At 12 h, lipopolysaccharide induced an overexpression of corticotropin-releasing hormone (32 ± 5 vs. 18 ± 6, P < 0.01), proopiomelanocortin (21 ± 3 vs. 8 ± 0.9, P < 0.0001), P450 side-chain cleavage (32 ± 4 vs. 23 ± 10, P < 0.05), 21-hydroxylase (17 ± 5 vs. 12 ± 2, P < 0.05), and 11β-hydroxylase (11 ± 4 vs. 6 ± 0.5, P = 0.001), and an elevation of corticosterone (642 ± 165 vs. 98.3 ± 63 ng/ml, P < 0.0001). Etomidate and ketamine reduced P450 side-chain cleavage (19 ± 7 and 19 ± 3 vs. 32 ± 4, P < 0.01), 21-hydroxylase (8 ± 0.8 and 8 ± 1 vs. 17 ± 5, P < 0.001), 11β-hydroxylase (4 ± 0.5 and 7 ± 1 vs. 11 ± 4, P < 0.001 and P < 0.05), and corticosterone (413 ± 189 and 260 ± 161 vs. 642 ± 165 ng/ml, P < 0.05 and P < 0.01).
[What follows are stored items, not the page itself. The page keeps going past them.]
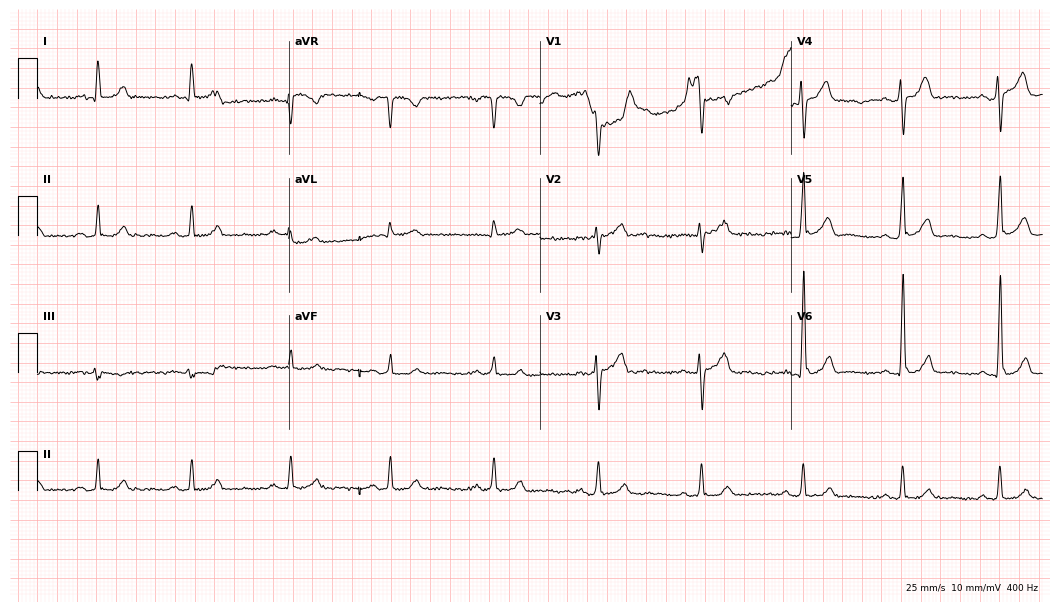
Standard 12-lead ECG recorded from a male patient, 45 years old (10.2-second recording at 400 Hz). Read as a normal ECG.
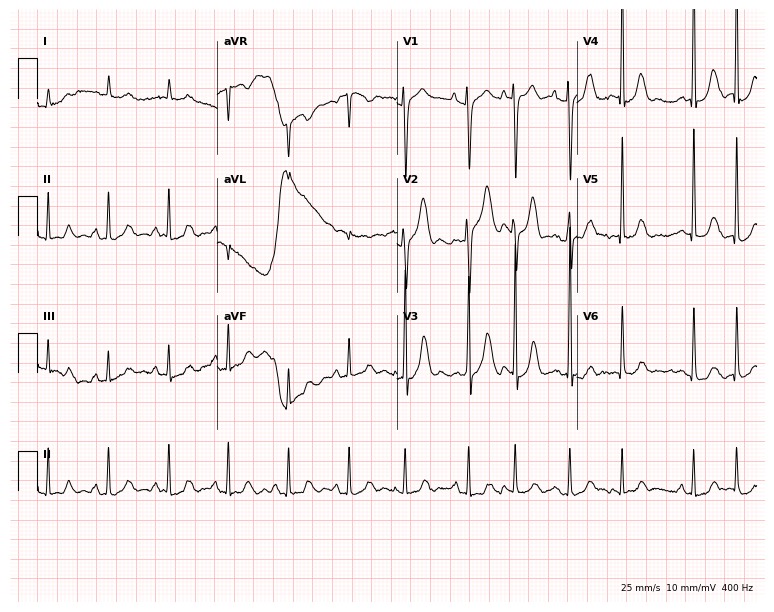
ECG (7.3-second recording at 400 Hz) — an 84-year-old female patient. Screened for six findings — first-degree AV block, right bundle branch block, left bundle branch block, sinus bradycardia, atrial fibrillation, sinus tachycardia — none is recorded. Only these six findings were labelled.
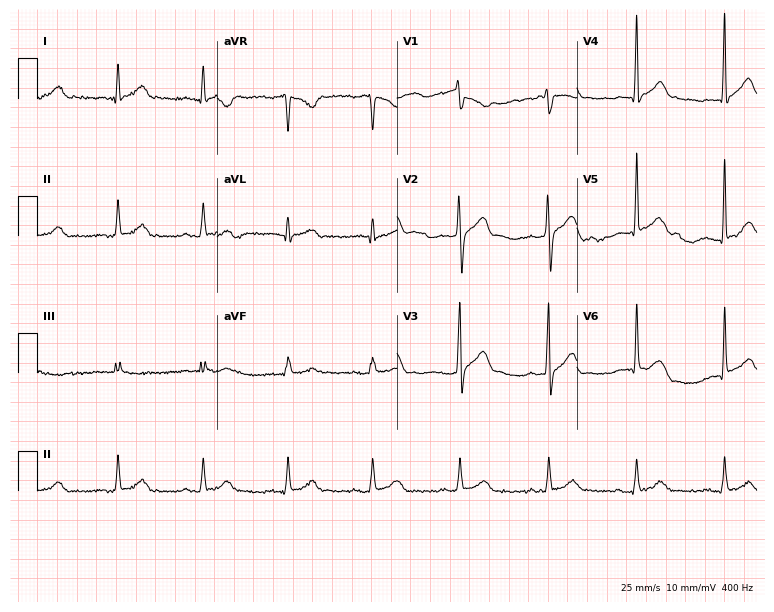
Standard 12-lead ECG recorded from a 37-year-old male patient. None of these six findings is recorded: first-degree AV block, right bundle branch block, left bundle branch block, sinus bradycardia, atrial fibrillation, sinus tachycardia. Findings outside these six are not listed.

Ketamine also inhibited adrenocorticotropin hormone production (2.5 ± 3.6 vs. 36 ± 15 pg/ml, P < 0.05). At 48 h, all four adrenal enzymes were down-regulated by lipopolysaccharide administration with corticosterone levels similar to the control group. Ketamine and etomidate did not modify corticosterone plasma levels.

Conclusions:

Our endotoxemic model induces an initial activation of the hypothalamic–pituitary–adrenal axis, followed by a secondary inhibition of adrenal steroidogenesis processes. Ketamine and etomidate inhibit the enzyme expression and activity of the adrenal gland at the early stage.